I care less if it is yik kam system, Ipman system, YKS system , or Hendrik system....etc

If it doesn't work according to its design to deliver full potential.  it doesn't matter who's system.


----------



## zuti car (May 25, 2015)

Before I go to sleep I have one more question regarding this video clip .Before I ask a question I have to say I have some years in Shotokan karate and I am familiar with that art . Let's say I am wrong and that is wing chun , is  , well that was called in Shotokan karate "combat Zenkutsu dachi " stance prevalent stance in wing chun system ? Or it is used only for heavy bag training ?


----------



## zuti car (May 25, 2015)

Hendrik said:


> The issue is you guys keep thinking mechanical system while the SNT set is to develop hydraulic system as the platform of Wck.
> 
> Rotate hip in a mechanical system and a hydraulic system might look similar but it is a totally different handling .
> 
> ...


You like to  make videos , make one where you punching something , heavy bag for instance , so we can all see what are you talking about


----------



## Kung Fu Wang (May 25, 2015)

zuti car said:


> You like to  make videos , make one where you punching something , heavy bag for instance , so we can all see what are you talking about


I have asked Herdrik on this before. By using the "snake engine" to show how to generate power on a heavy bag can be valuable. After all MA is 2 persons art, if the other person is not there, the heavy bag may be the next best thing to have (at least from the striking art point of view).


----------



## KPM (May 25, 2015)

zuti car said:


> Like many good boxers do  , boxing is not just hip rotation but all these things you said here just without Chinese terminology



No doubt!  But they do it differently and combine them differently.   You don't sink or rise or press or rotate in your Wing Chun?


----------



## KPM (May 25, 2015)

zuti car said:


> Did I said that? On the other hand , guy from the clip is  doing boxing and call it wing chun .


 
Absolutely not true Zuti!  And I described exactly what to look for to see the differences.  You can say "I can't see what you are pointing out" and that's fine.  But don't say "the guy from the clip is doing boxing and call it Wing Chun."  Because I said it is not western boxing.  It is Chu Sau Lei Wing Chun.  Are you saying I don't know what I'm talking about?


----------



## KPM (May 25, 2015)

zuti car said:


> Before I go to sleep I have one more question regarding this video clip .Before I ask a question I have to say I have some years in Shotokan karate and I am familiar with that art . Let's say I am wrong and that is wing chun , is  , well that was called in Shotokan karate "combat Zenkutsu dachi " stance prevalent stance in wing chun system ? Or it is used only for heavy bag training ?

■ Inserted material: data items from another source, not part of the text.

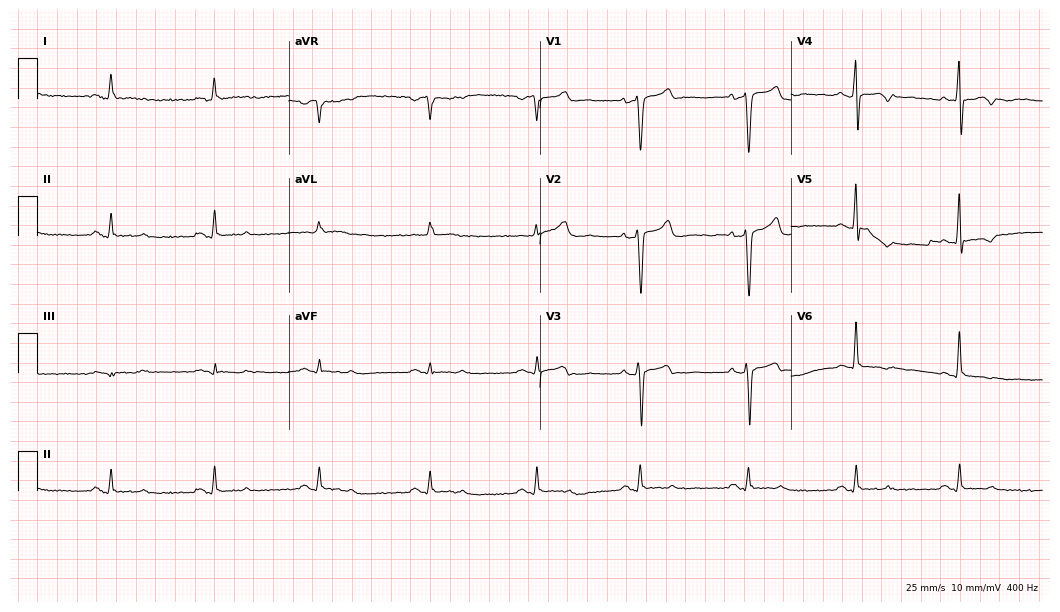
12-lead ECG (10.2-second recording at 400 Hz) from a male patient, 59 years old. Screened for six findings — first-degree AV block, right bundle branch block (RBBB), left bundle branch block (LBBB), sinus bradycardia, atrial fibrillation (AF), sinus tachycardia — none is recorded. Other findings, if any, are not listed.
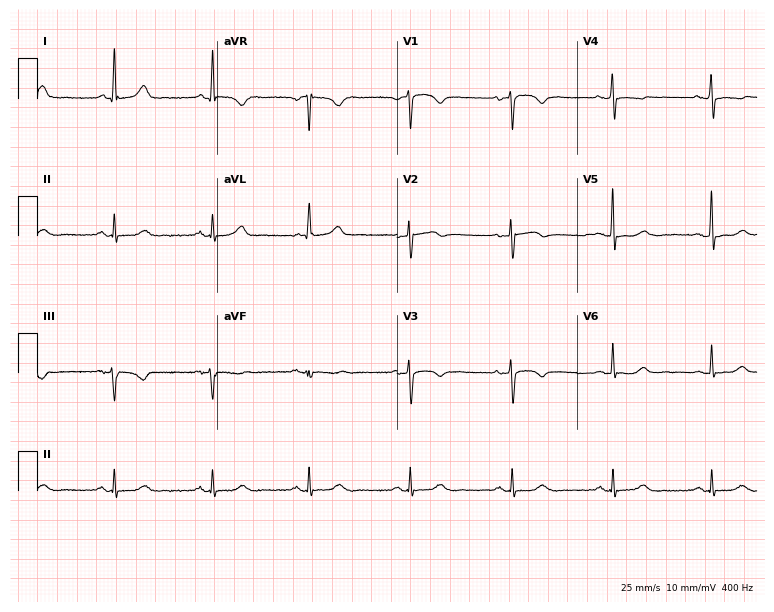
Standard 12-lead ECG recorded from a woman, 56 years old. None of these six findings is recorded: first-degree AV block, right bundle branch block, left bundle branch block, sinus bradycardia, atrial fibrillation, sinus tachycardia.
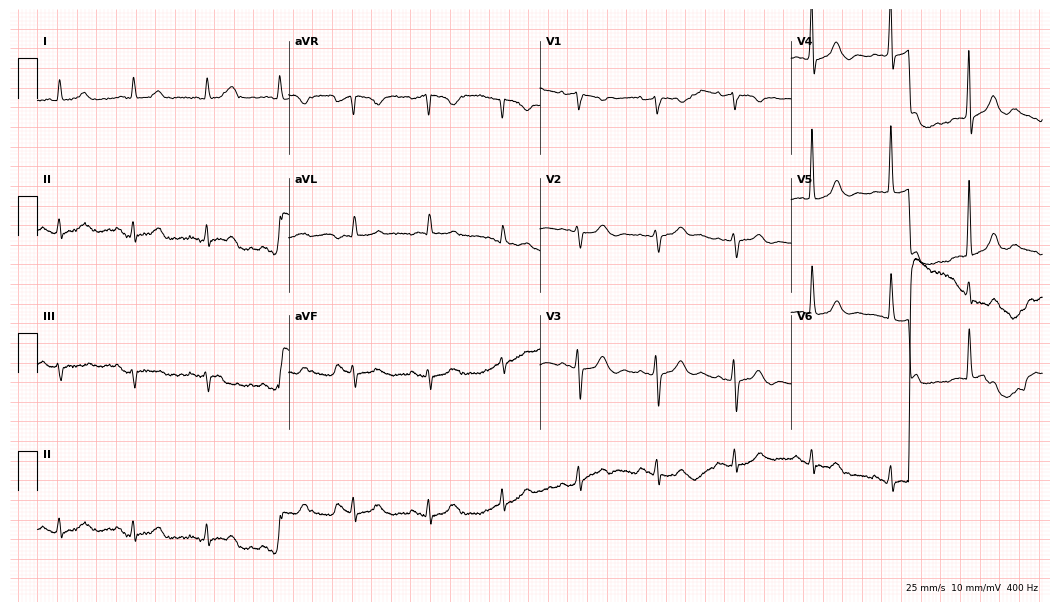
ECG (10.2-second recording at 400 Hz) — a female patient, 76 years old. Screened for six findings — first-degree AV block, right bundle branch block (RBBB), left bundle branch block (LBBB), sinus bradycardia, atrial fibrillation (AF), sinus tachycardia — none is recorded.
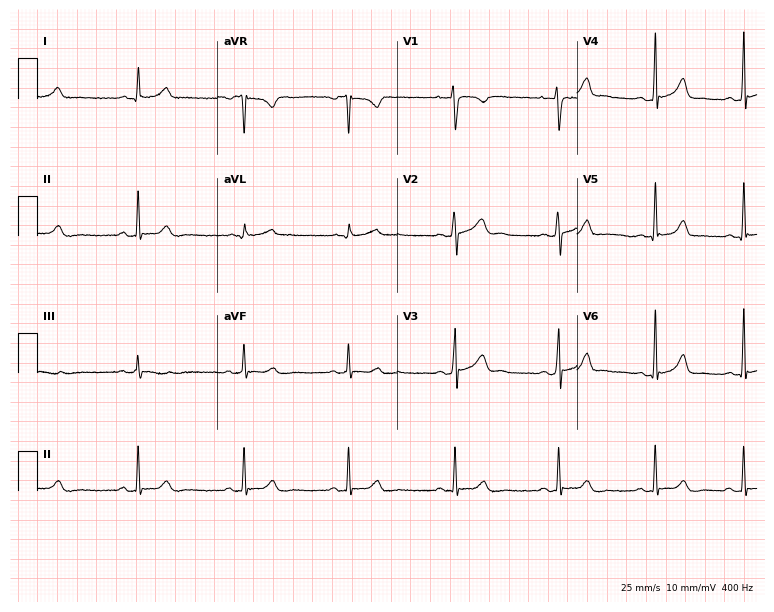
12-lead ECG from a female, 26 years old. No first-degree AV block, right bundle branch block, left bundle branch block, sinus bradycardia, atrial fibrillation or sinus tachycardia recorded for this tracing. Other findings, if any, are not listed.
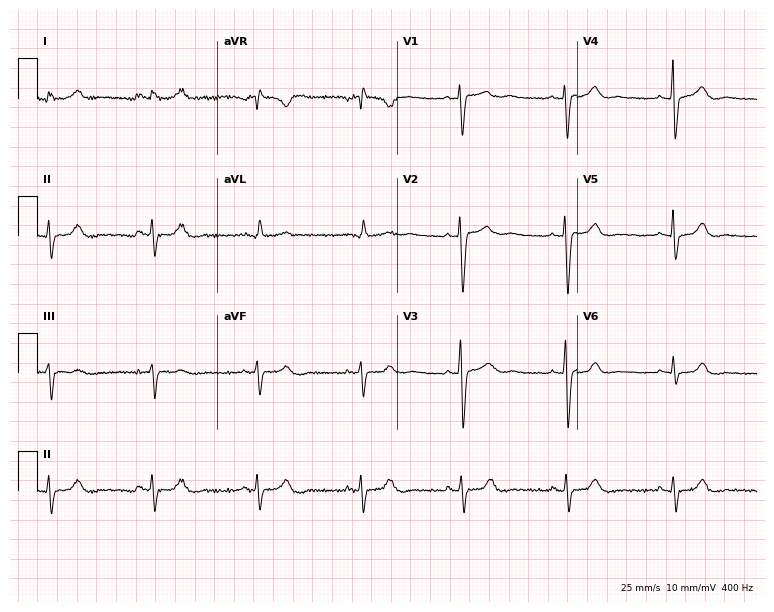
Standard 12-lead ECG recorded from a woman, 38 years old. None of these six findings is recorded: first-degree AV block, right bundle branch block, left bundle branch block, sinus bradycardia, atrial fibrillation, sinus tachycardia.
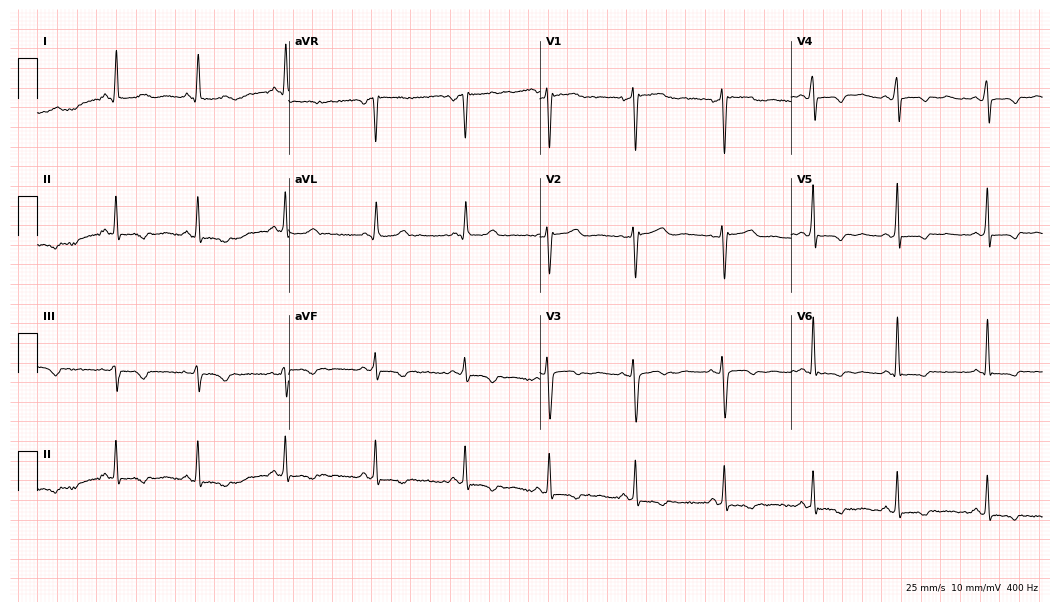
ECG (10.2-second recording at 400 Hz) — a female, 35 years old. Screened for six findings — first-degree AV block, right bundle branch block, left bundle branch block, sinus bradycardia, atrial fibrillation, sinus tachycardia — none is recorded. Findings outside these six are not listed.
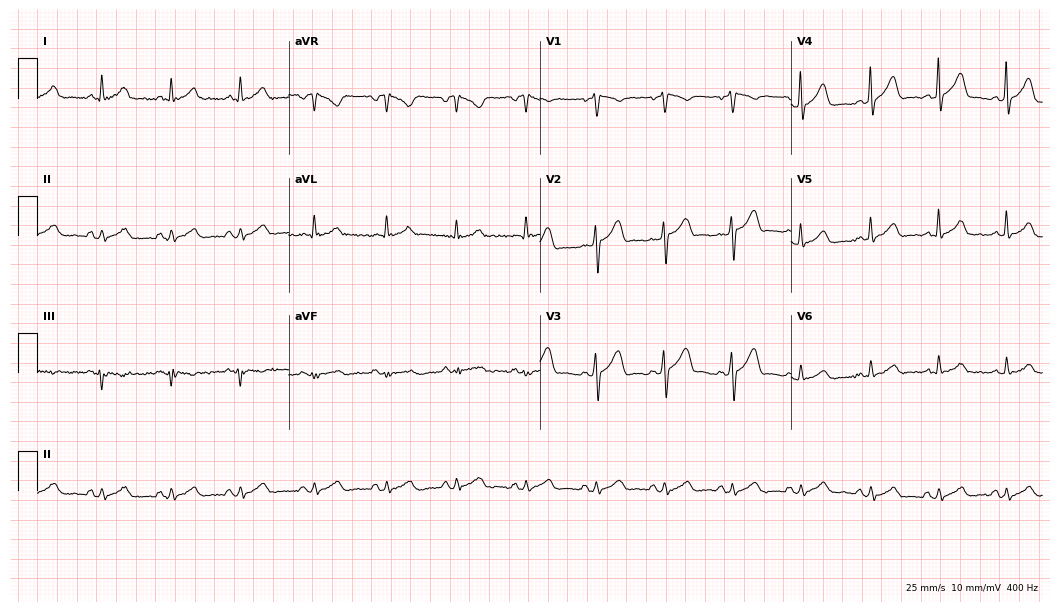
Electrocardiogram, a 52-year-old man. Overall reading on record: normal ECG.

I don't know that terminology.  But if you mean the "front stance" he is using with weight distro 50/50, both feet and knees pointing forward, spine straight and centered over the pelvis....yes!  This is a common stance in Wing Chun.  Just because he doesn't have his weight shifted back over his rear leg with his Man Sau hand stuck way out in front doesn't mean it isn't a Wing Chun stance!  This is a fighting stance, not just for hitting a bag!


----------



## KPM (May 25, 2015)

Hendrik said:


> The issue is you guys keep thinking mechanical system while the SNT set is to develop hydraulic system as the platform of Wck.
> 
> .



Can you describe for us the difference between a mechanical system and a hydraulic system?


----------



## Hendrik (May 25, 2015)

KPM said:


> Can you describe for us the difference between a mechanical system and a hydraulic system?








Hope this help.

Snake engine is a type of hydraulic system type. Not a mechanical system type which most uses in general. Examine the difference in using the body or hip...etc. both of these system.


----------



## Danny T (May 25, 2015)

Forms, Drills, Application.
Form in wc chun isn't about how one presents the body but rather how on uses the body and the mind. SLT is as much about the mind (intent) as it is about using the body. CK is about coordinating the use of the tools developed in SLT with body movement. (rotating, stepping, changing the center of gravity, creating power through the connection to the ground and transmitting it into the opponent. BJ is about regaining the center when lost and using a much shorter movement for power generation. It connects everything the practitioner has learned in SLT and CK all while responding to ever changing dynamics. How you utilize or apply what you have developed may well be different to someone else. WC is a method to internalize the use of the body as well as the physical aspect.


----------



## Hendrik (May 25, 2015)

KPM,

The engine is different, the power generation characteristics will be different, the momentum ( distance, space , timing handling ) characteristics will be different, the strategy will be different.

You can learn from Robert that wcner complain Robert is tooooo close to them in chi sau ...etc. because they stucked and helpless ...etc.  well, Robert is using this type of engine and isn't it Wck is said to be close range, stick while keen in issue short Jin?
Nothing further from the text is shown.